In article <[EMAIL PROTECTED]>,
  [EMAIL PROTECTED] (dennis roberts) wrote:
> i went to some of the sites given in the urls ... and, quite frankly,
it is
> kind of difficult to really get a feel for what has transpired ... and
how
> targets were set ... and how goals were assessed
>
> regardless of whether we like this kind of an approach for
accountability
> ... or not ... we all have to admit that there are a host of problems
with
> it ... many of these are simply political and policy oriented (in
fact,
> these might be the largest of the problems ... when the legislature
starts
> enacting regulations without a real good understanding of the
> methodological problems)  ... some are measurement related ... and
yes,
> some are statistical in nature
>
> we do have components of this total process
>
> 1. there are tests that are developed/used/administered/scored ... in
4th
> and 8th and 10th grades ... these are NOT the same tests of course ...
so,
> one is never sure what it means to compare "results" from say the 8th
grade
> to the 4th grade ... etc.

In the rating guide, they state that they had core questions on the
1998, 1999, and 2000 tests.  The scaled score ranged from 200 to 280,
and different students getting the same number of correct responses on
these core questions would get the same scaled score on the 1998 to 2000
tests.
>
> 2. then we have the problem that one year ... we have the data on the
4th
> graders THAT year ... but, the next year we have data on the 4th
graders
> for THAT year ... these are not the same students ... so any direct
> comparison of the scores ... 4th to 4th ... or 8th to 8th or 10th to
10th
> ... are not totally comparable ... so, ANY difference in the scores
... up
> or down ... cannot be necessarily attributed to improvement or lack of
> improvement ... the changes could be related and in fact, totally
accounted
> for because there are small changes in the abilities of the 4th
graders one
> year compared to another year ... (or many other reasons)

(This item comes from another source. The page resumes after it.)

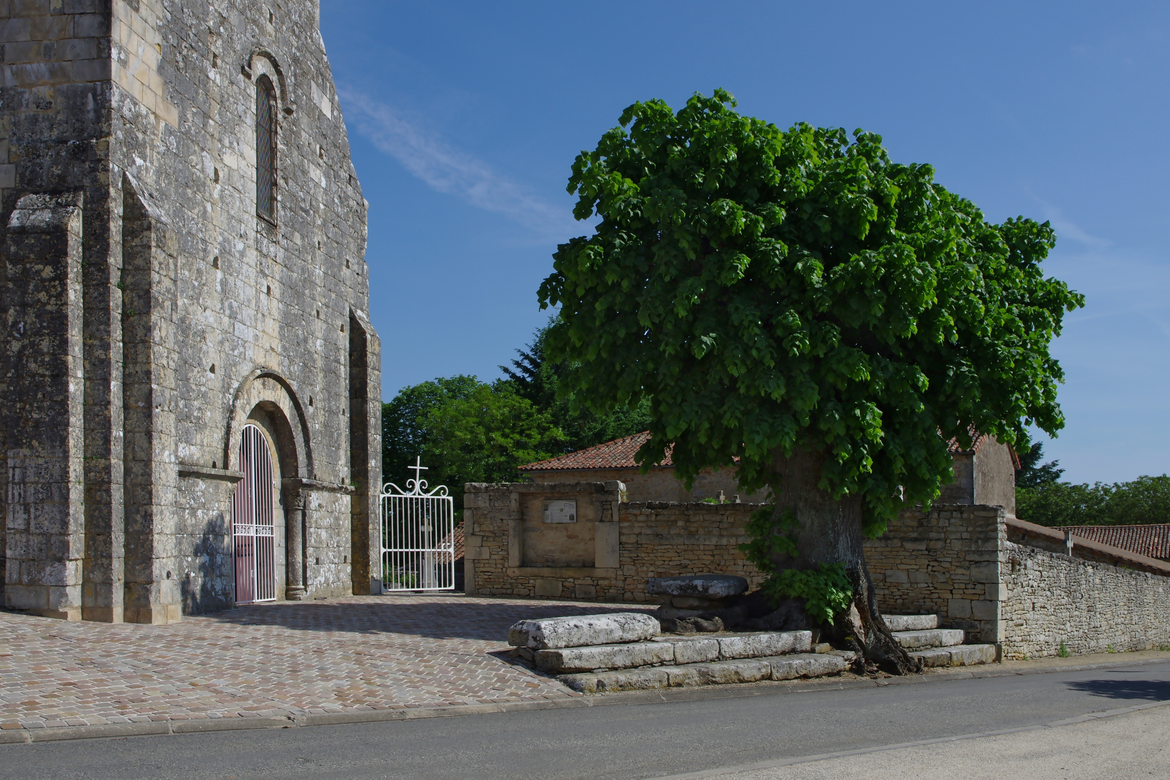 Eglise Saint-Pierre et tilleul dit "de Sully", Saint-Pierre-d'Exideuil, Vienne, France.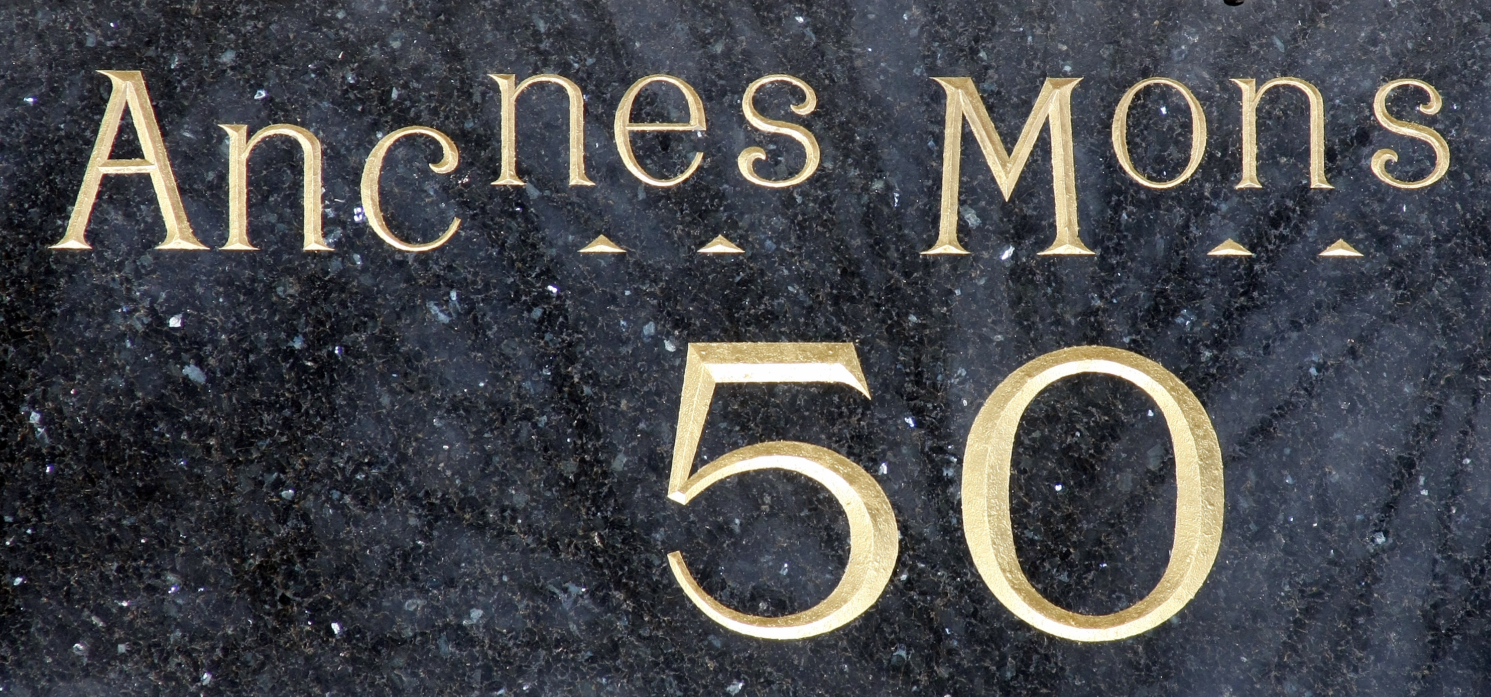 Bd Edgard Quinet

Other reasons include changes in class size, or another factor.  The
1998 score was being compared to the mean of the 1999 and 2000 classes.
 So, if there is random variation around an unchanging mean or even a
moderate increase in the mean, a top performing 1998 school would likely
earn a failing grade in 2000 since they would be expected to show a 2
point increase over their 1998 score.

> 3. as i said before, we also have the problem of using aggregated
> performance ... either averages of schools and/or averages for
districts
> ... when we line them up and then assign these quality names of very
high,
> high, etc.
> there is a necessary disconnect between the real goals of education
...
> that is, helping individual kids learn .. and the way schools or
districts
> are being evaluated ... when averages are being used ...
>
> 4. i would like to know how on earth ... these 'standards' for
> "dictated"  improvement targets were derived ... did these have
anything to
> do with real data ... or an analysis of data ... or, were just
roundtabled
> and agreed to? we have to know this to be able to see if there is any
> connection between policy targets and statistical problems

I don't know how these decisions are reached.  On the local level, we
are seeing the consequences of this MCAS testing.  Teachers are being
forced to adjust their curriculum to cover the types of questions that
MCAS asked.  Despite that, good schools and teachers statewide are being
branded as failures because of this flawed evaluation process.
>
> 5. we have to try to separate relative standing data from actual test
score
> gain information ... and we don't know how or if the ones setting the
> standards and making decisions ... know anything about this problem
>
> so, to summarize ... there are many many issues and problems with
> implementing any system whereby you are trying to evaluate the
performance
> of schools and districts ... and, perhaps the least important of these
is a
> statistical one ... set in the context of political policy matters ...
that
> a legislature works with ... and "legislates" targets and practices
without
> really understanding the full gamut of difficulties when doing so
>
> unfortunately, in approaches like this, one makes an assumption that
if a
> school ... or district ... gets better (by whatever measure) ... that
this
> means that individual students get better too ... and we all know of
course
> that this is NOT NECESSARILY TRUE ... and in fact we know more than
that
> ... we know that it is NOT true ... in many cases
>
> sure, it is important to make some judgements about how schools and
> districts are doing ... especially if each gets large sums of money
from
> taxpayers ... but, the real issue is how we work with students ... and
how
> each and every one of them do ... how each kid improves or not ...
and, all
> these approaches to evaluating schools and districts ... fail to keep
that
> in mind ... thus, in the final analysis, all of these systems are
> fundamentally flawed ... (though they still may be useful)
>

I agree with you that schools and school districts should be
accountable.  I fear that this present evaluation system is not solving
the core problems.  It is not doing a good job of identifying and
rewarding top schools.  It may be unfairly flogging poor performing
schools.  From top to bottom, the MCAS evaluation appears to be giving
the public the feeling that their teachers are failing them.  I think a
valid statistical analysis must be done on these data.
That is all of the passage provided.